I really like that lately there’s so much emphasis on the different types of sexualities that exist in this world. It’s no longer just homo-, hetero- and bi-sexual. There are honestly so many different types of being with recognised names and definitions (not going to go into them here as honestly I’m still trying to understand it all) but it’s a beautiful thing that we’re no longer forced to fit within these little boxes. Of course, we’re nowhere near perfect but we’re making progress.
The term that intrigues me most is pansexual.
According to Amplify Your Voice, pansexuality is the sexual attraction towards people regardless of gender also known as omnisexuality, some pansexuals refer to themselves as gender blind as to them gender is insignificant in determining whether they will be sexually attracted to others.
I heard this term awhile back and I thought what does this mean? With all the fluidity of sexuality, to identify as bisexual now almost seems outdated. It’s not because of course you can genuinely feel that way. Some people are just attracted to men or women, not trans or gender fluid people.
But what am I? Do I need a label? I don’t necessarily think so but it’s an interesting thing to ponder. Having grown up in a semi-traditional household, my bisexuality didn’t really cement itself until my mid-late teens. You’re taught that it’s normal to be attracted to people of the opposite sex so that’s what you focus on. But, eventually, those of us who are that way inclined start to notice that there are more fish in the sea, so to speak.
Now that I’m 32, I can say with the utmost conviction that I’m attracted to both men and women. I find women more physically attractive than men but connect more with men on a mental level. Women are so soft and beautiful and amazing and I want to sleep with them and seduce them and take care of them but not necessarily be in a long term relationship with them. Men I want to fuck and I connect with them more mentally, conversationally, socially.
It’s weird. I find women hotter but I always end up with guys. Maybe I’m not brave enough to bite the bullet and be with a woman. Actually, I know I’m not because, in my mind, I think it will be more intense, more emotional, more draining and I’m scared of that. Who knows if that’s the case in a relationship setting but in a social setting I already know that I get on better with guys, even if it’s always a woman that turns my head on the street, in a bar, at the grocery store, you get the picture.
Now, I’ve always called myself bi because that’s all I knew but now there’s pansexual so maybe there are more options for me (if I was single). Someone asked me the other day if I could be with someone who was trans and I said yes. For me, I’m attracted to personality and (of course) to looks. As long as I found that person attractive on those terms, I don’t think I would care what gender they were or weren’t (e.g. gender neutral or gender fluid). I find all kinds of people attractive so if they stimulate me mentally there’s no reason I would turn them down on the basis that they didn’t fit into the traditional gender structure. For me, gender doesn’t really play a role.
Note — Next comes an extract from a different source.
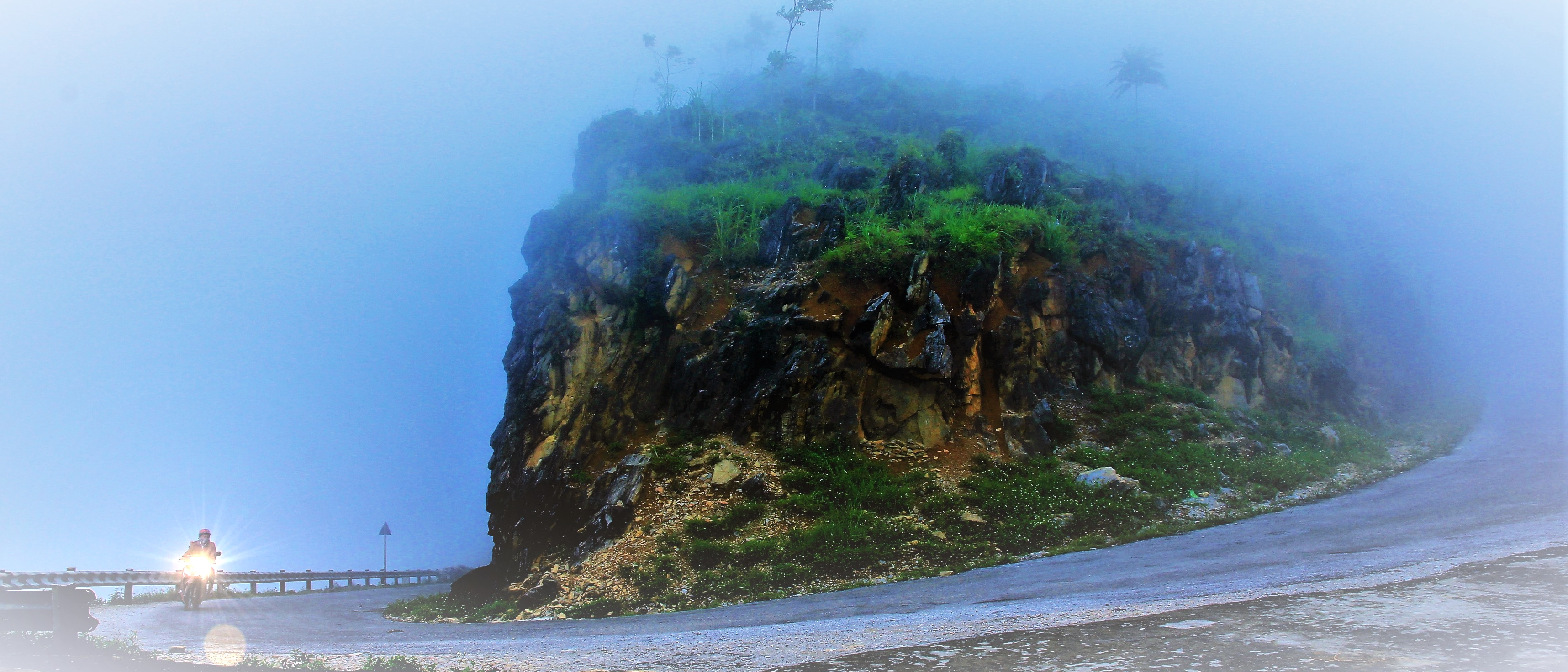 Trạm quan sát trên đêò Mã Pì Lèng

Then there’s this other neat term, again from Amplify Your Voice:
Polysexuality is the sexual attraction to more than one gender but do not wish to be known as bisexual as it implies that there are only two binary sexes, do not confuse this with pansexuality (Pan meaning All) and (Poly meaning many).
A good option for those who want to hedge their bets with many, instead of going balls deep with all. Of course, I jest but it is a good option because it isn’t as exclusive as bisexual seems to sound nowadays (as AYV says).